A representative procedure for the bisalkylation to 4 is as follows: To a 1 L round bottom flask containing NMP (300 mL) was charged(diphenylmethylene)-glycine benzyl ester (25.0 g, 76.0 mmol) and cooled to -5 °C. 1-Bromo-2-chloroethane (6.90 mL, 83.6 mmol) was added followed by portionwise addition of pulverized KOH (5 × 4.27 g, 380 mmol). The resulting orange slurry was aged for 9 h at -5 °C at which time <0.5% starting material remained. The reaction was then diluted with cold (2 °C) toluene (270 mL) and quenched with H₂O (250 mL). The organic layer was separated and washed with H₂O (2 ¥ 250 mL). Concentration and recrystallization from a heptane-toluene (9:1) solution gave 49.3 g (65%) of a white crystalline solid. Mother liquor losses accounted for 12% of 4, mp 50 °C. ¹H NMR (300 MHz, CDCl₃): d = 7.66-7.64 (m, 2 H), 7.44-7.27 (m, 11 H), 7.22-7.18 (m, 2 H), 4.97 (s, 2 H), 1.56 (dd, J = 7.5, 4.2 Hz, 2 H), 1.21 (dd, J = 7.5, 4.2 Hz, 2 H). ¹³C NMR (75 MHz, CDCl₃): d = 174.7, 172.3, 140.1, 137.8, 135.9, 130.6, 129.0, 128.8, 128.6, 128.3, 128.2, 128.1, 66.5, 45.4, 20.5.

Detected by crude NMR.

Water content determined by coulometric Karl Fischer titration with Metrohm 756 titrator.

Attempts to bisalkylate the corresponding benzaldehyde imine failed. This route would have been advantageous in the hydrogenation step by generating a single inert by-product, toluene.

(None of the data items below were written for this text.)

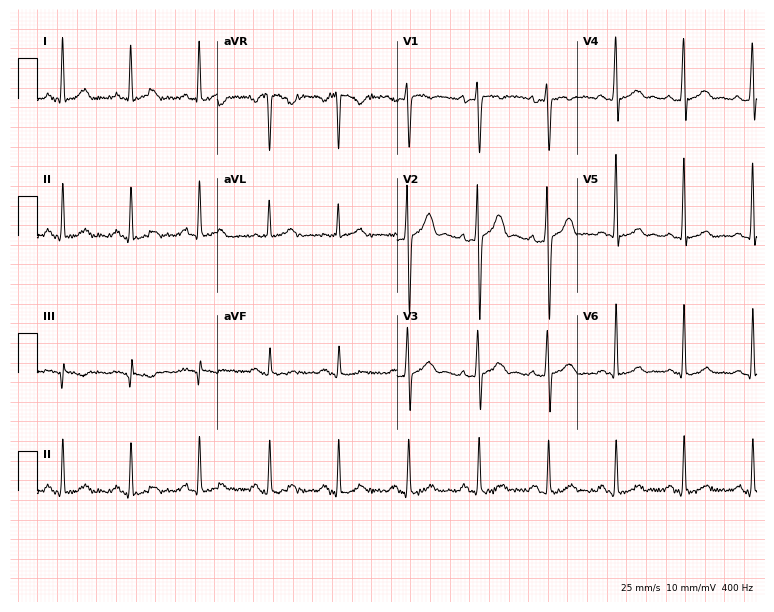
Electrocardiogram, a 28-year-old male patient. Overall reading on record: normal ECG.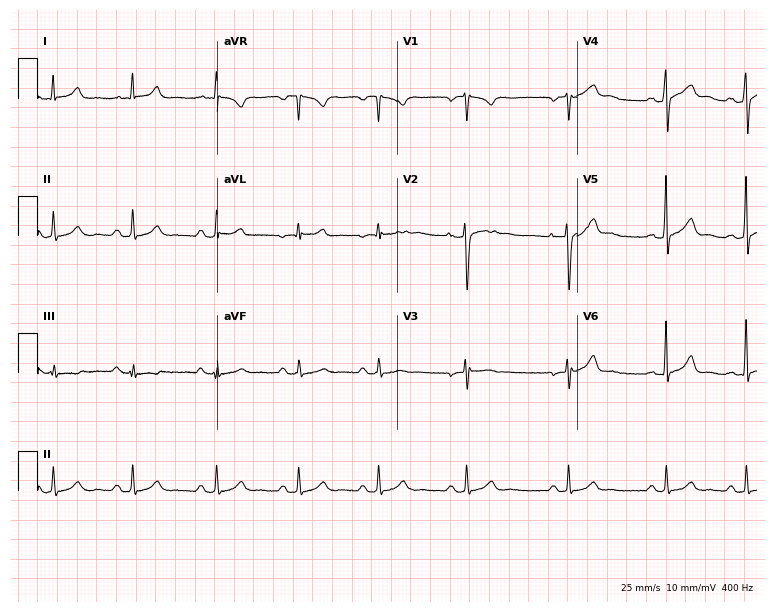
ECG — a male patient, 26 years old. Screened for six findings — first-degree AV block, right bundle branch block, left bundle branch block, sinus bradycardia, atrial fibrillation, sinus tachycardia — none is recorded.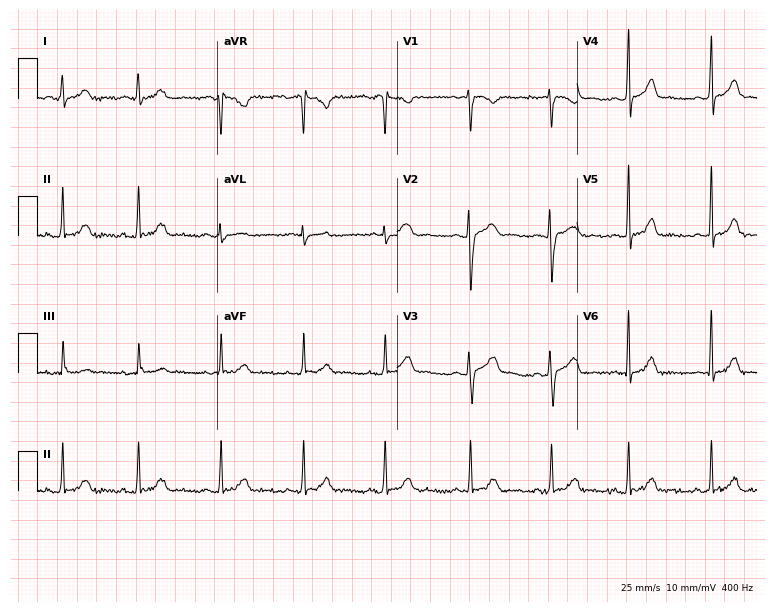
12-lead ECG from a female, 20 years old (7.3-second recording at 400 Hz). No first-degree AV block, right bundle branch block, left bundle branch block, sinus bradycardia, atrial fibrillation or sinus tachycardia recorded for this tracing.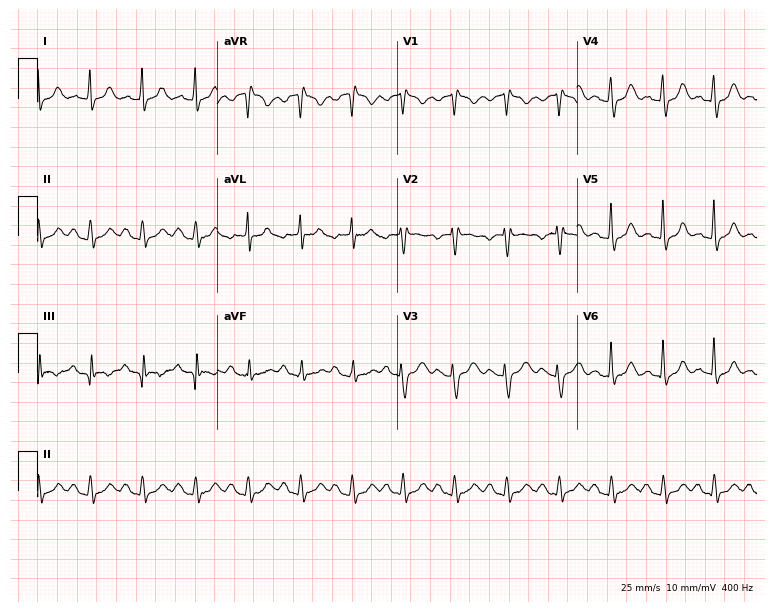
ECG — a 32-year-old female. Screened for six findings — first-degree AV block, right bundle branch block, left bundle branch block, sinus bradycardia, atrial fibrillation, sinus tachycardia — none is recorded. Findings outside these six are not listed.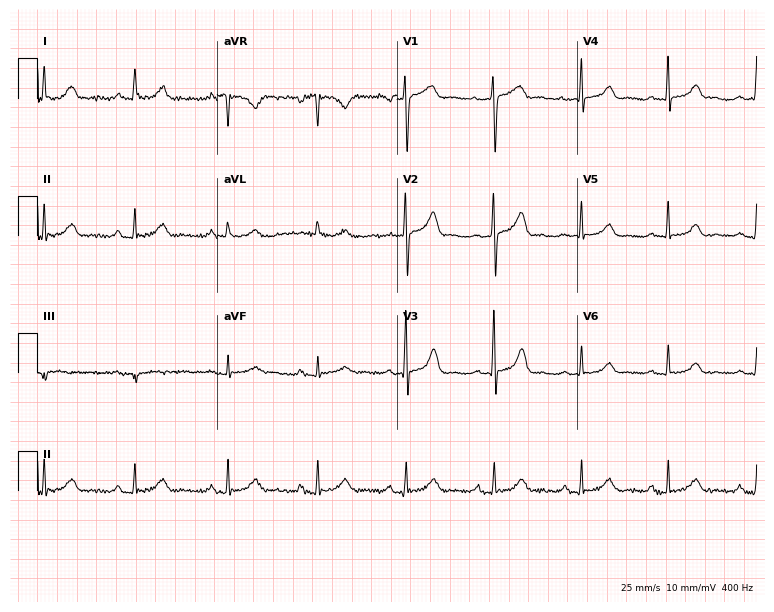
12-lead ECG from a female, 70 years old (7.3-second recording at 400 Hz). Recorded interpretation: within normal limits.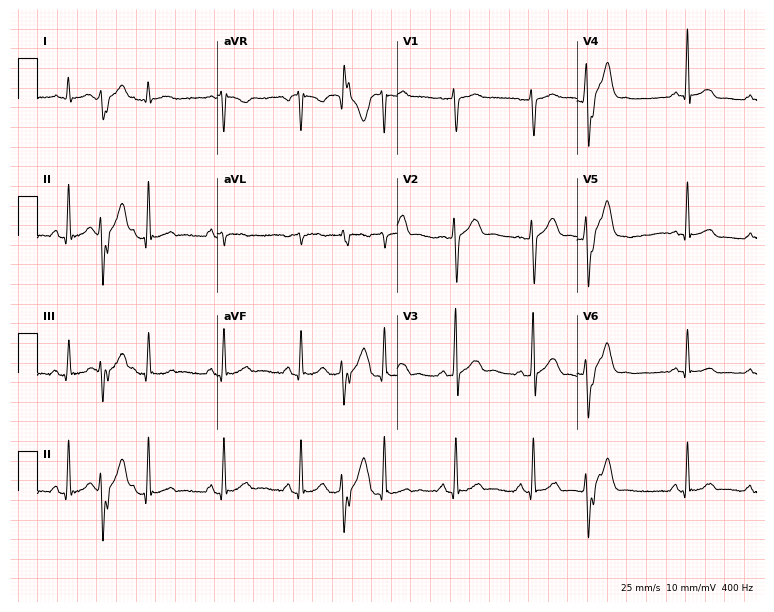
12-lead ECG from a male patient, 44 years old (7.3-second recording at 400 Hz). No first-degree AV block, right bundle branch block, left bundle branch block, sinus bradycardia, atrial fibrillation or sinus tachycardia recorded for this tracing.

A representative procedure for the hydrogenation and in situ N-protection to 5c is as follows: A 500 mL Parr hydro-genation vessel was charged with [(diphenylmethyl-ene)amino]cyclopropyl benzyl ester (4, 50.0 g, 141 mmol) followed by MeOH (300 mL) and wet Pd(OH)₂/C (12.5 g, 20 wt.% Pd). The mixture was shaken under 40 psi of H₂ for 1.5 h then assayed to show quantitative formation of toluene and diphenylmethane. The crude ACC stream was charged with MeOH (36 mL), ethyl trifluoroacetate (50.4 mL, 422 mmol) and Et₃N (58.8 mL, 422 mmol) and heated to 50 °C for 3 h. The slurry was cooled to r.t., filtered through a pad of solka floc, and concentrated. The resulting residue was treated with HCl (3 M, 166 mL), stirred for 30 min and washed with heptane (3 × 140 mL). This removes the diphenylmethane by-product. The aqueous solution was saturated with NaCl and the TFA-ACC was extracted with i-PrOAc (3 × 140 mL). The combined TFA-ACC extracts were concentrated while adding heptane to 144 mg/mL. Concentration and crystallization from heptane-i-PrOAc (8:1) gave 22.2 g (80%, 113 mmol) of TFA-ACC(5c) as a white crystalline solid, mp 174 °C. ¹H NMR (300 MHz, CDCl₃): δ = 12.74 (s, 1 H), 9.91 (s, 1 H), 1.37 (dd, J = 7.8, 4.5 Hz, 2 H), 1.09 (dd, J = 7.8, 4.5 Hz, 2 H). ¹³C NMR (75 MHz, CDCl₃): δ = 172.8, 157.8 (t, J = 36 Hz, 1C), 116.3 (t, J = 293 Hz, 1 C), 118.2, 114.3, 33.2, 16.5. ¹⁹F NMR: δ = -75.0.